=== RECORDS TO USE ===

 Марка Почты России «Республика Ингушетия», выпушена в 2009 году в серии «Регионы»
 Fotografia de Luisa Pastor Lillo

===
=== RECORDS TO USE ===

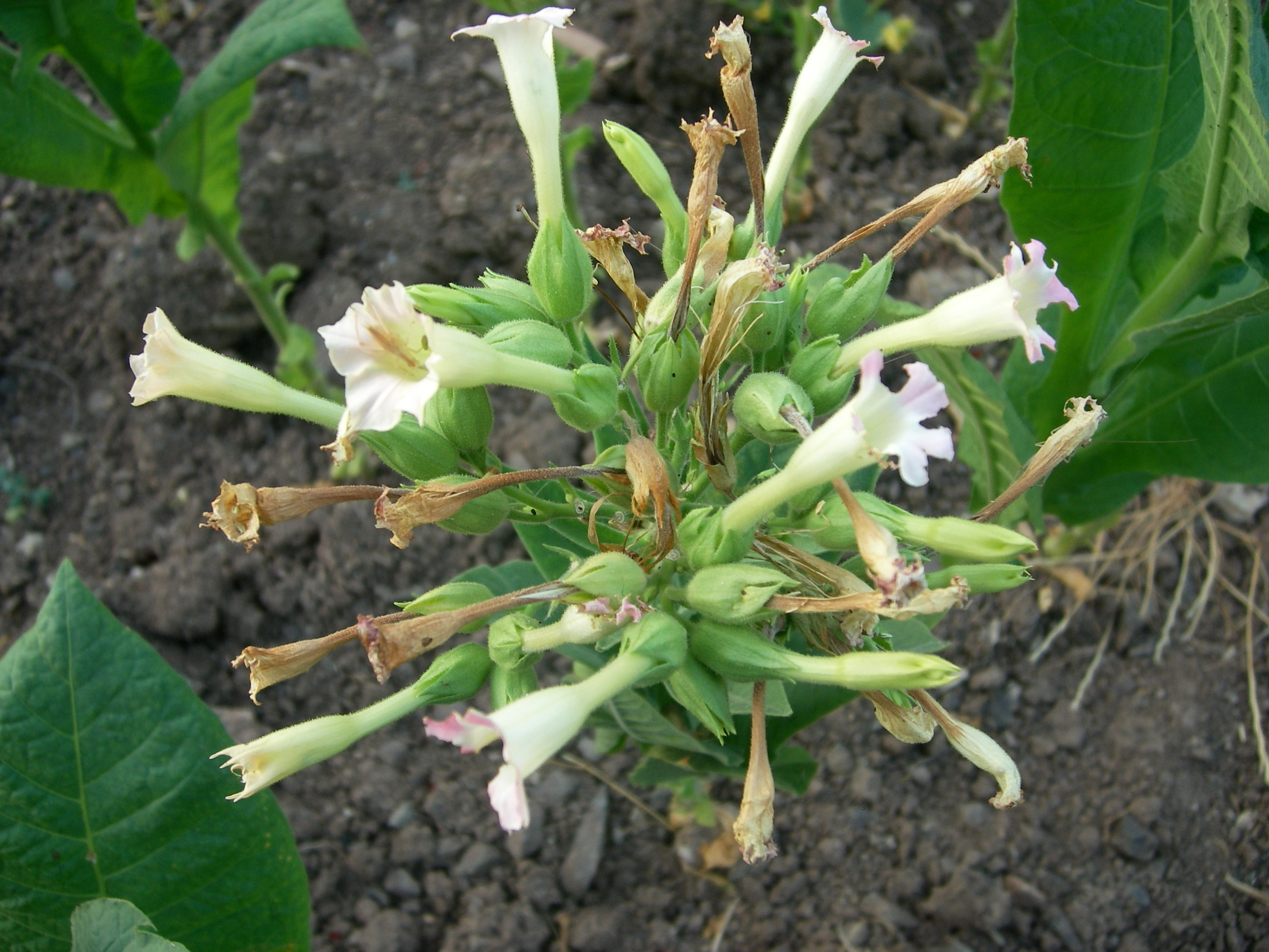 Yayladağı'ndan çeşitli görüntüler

===
=== RECORDS TO USE ===

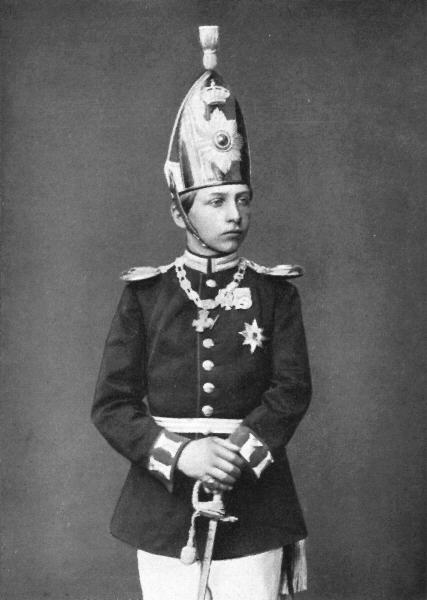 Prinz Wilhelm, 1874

===

* **WHAT THE EXERCISE ASKS**: Beginning with the line containing "Марка Почты России" and ending with the line containing "Fotografia de Luisa Pastor Lillo", extract those lines exactly from the listing above, and only those.

* **RESPONSE AREA**:
 Марка Почты России «Республика Ингушетия», выпушена в 2009 году в серии «Регионы»
 Fotografia de Luisa Pastor Lillo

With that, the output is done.